ASSIGNED TASK
Answer with a number only, giving how many lines in the data below include "Posteroanterior".

Data excerpts:
------------------------------------------------------------------------
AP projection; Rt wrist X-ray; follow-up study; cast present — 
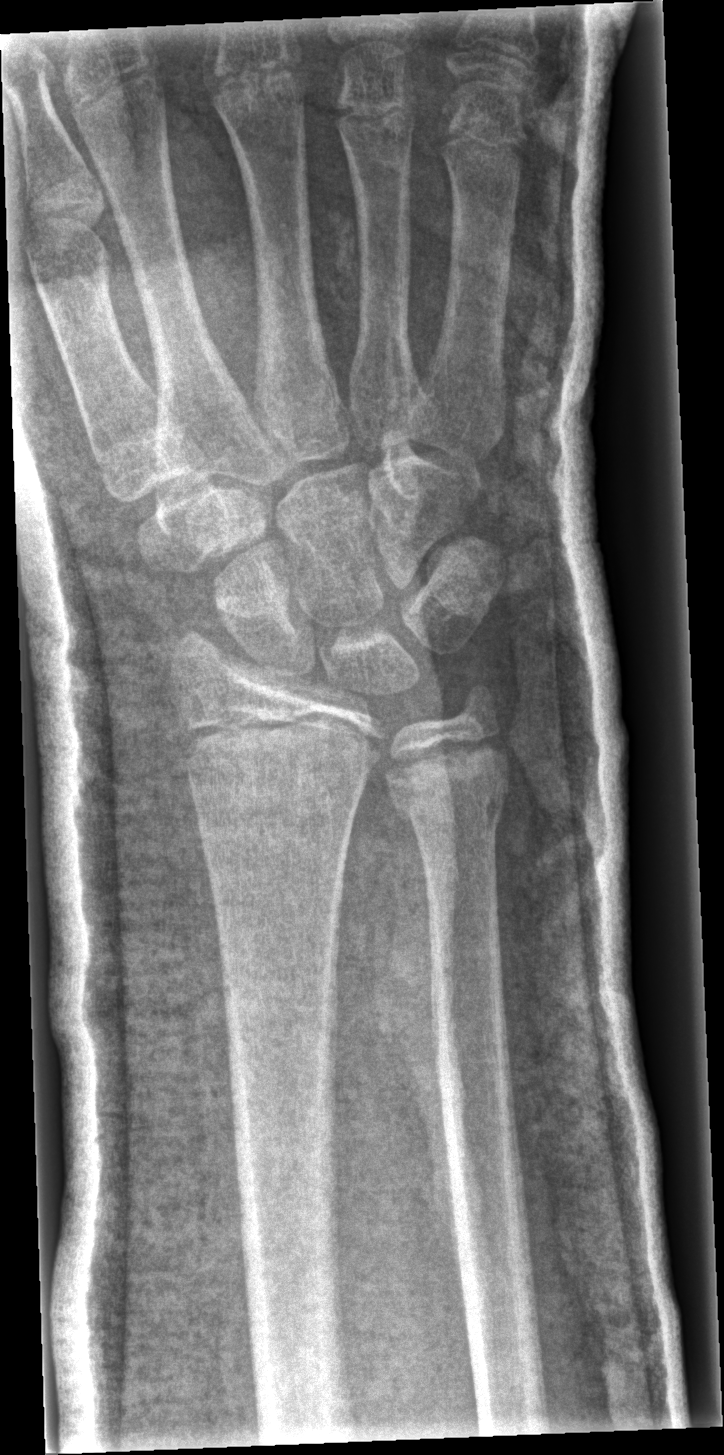

{"fracture": "bbox(392, 776, 511, 845)", "ao": "23u-M/2.1"}
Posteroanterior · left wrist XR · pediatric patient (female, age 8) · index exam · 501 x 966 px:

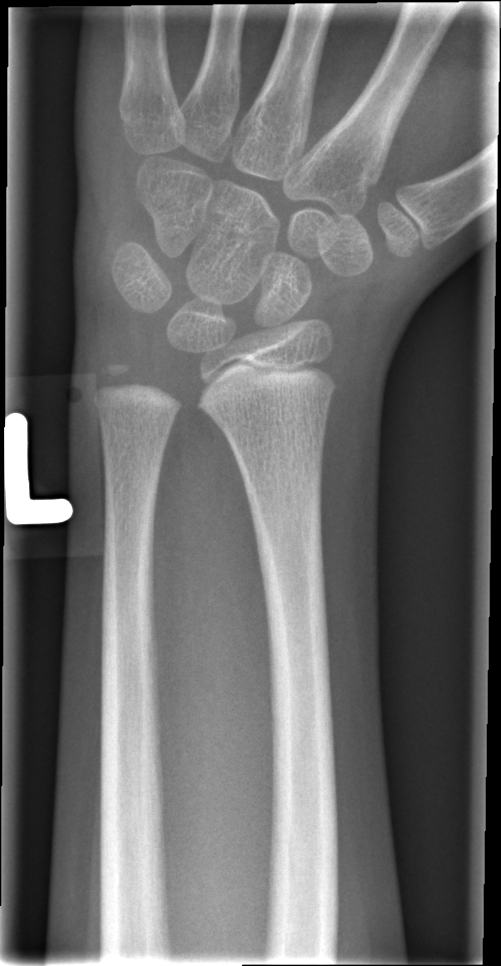
No Fx annotated.
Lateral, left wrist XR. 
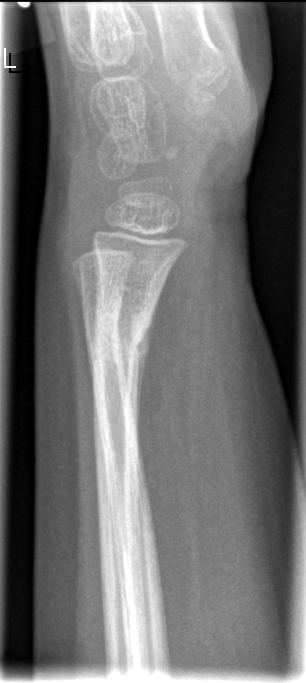 Boxes as x1,y1,x2,y2 (top-left / bottom-right, pixel units).
Fracture — [83, 301, 157, 387].
One periosteal new bone at [131, 284, 165, 453].
AO code 23r-M/3.1; 23u-M/2.1.
Osteopenic.
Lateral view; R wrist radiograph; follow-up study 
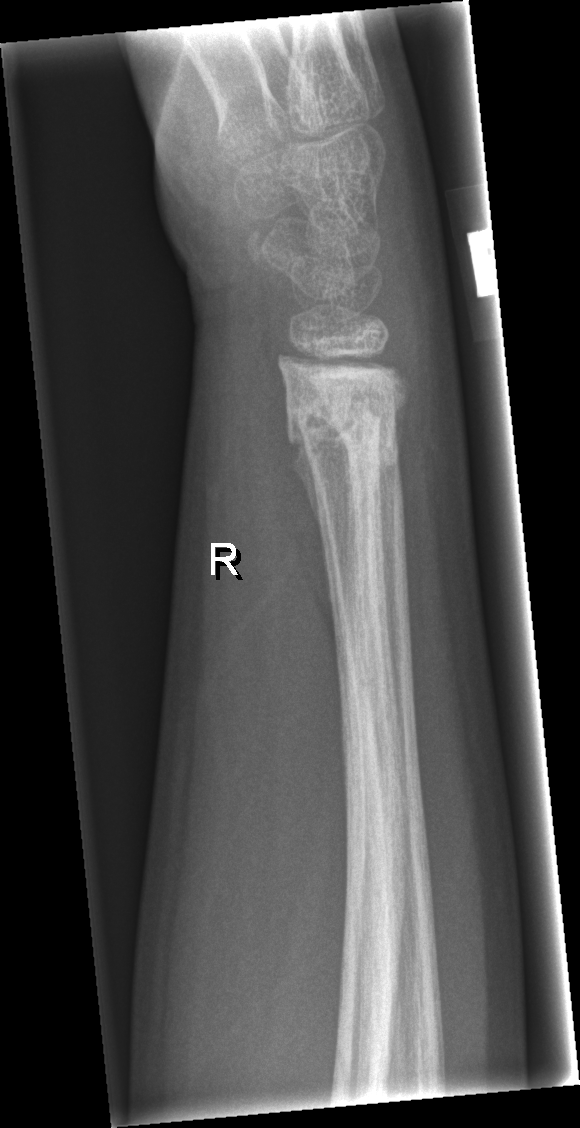
• Bounding boxes in image-pixel xyxy.
• One Fx at 275,369,411,462.
• AO code 23r-M/3.1; 23u-M/2.1.
• Periosteal new bone: 293,441,331,606.
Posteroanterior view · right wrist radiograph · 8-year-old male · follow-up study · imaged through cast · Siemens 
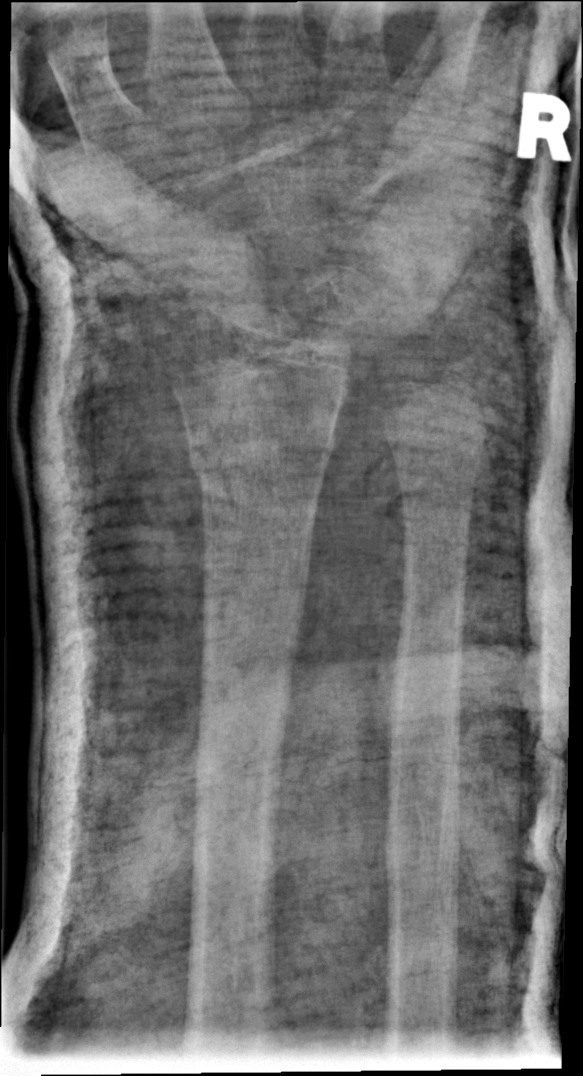 - Bone fracture: [x1=181, y1=410, x2=341, y2=492].
------------------------------------------------------------------------
ANSWER AREA
2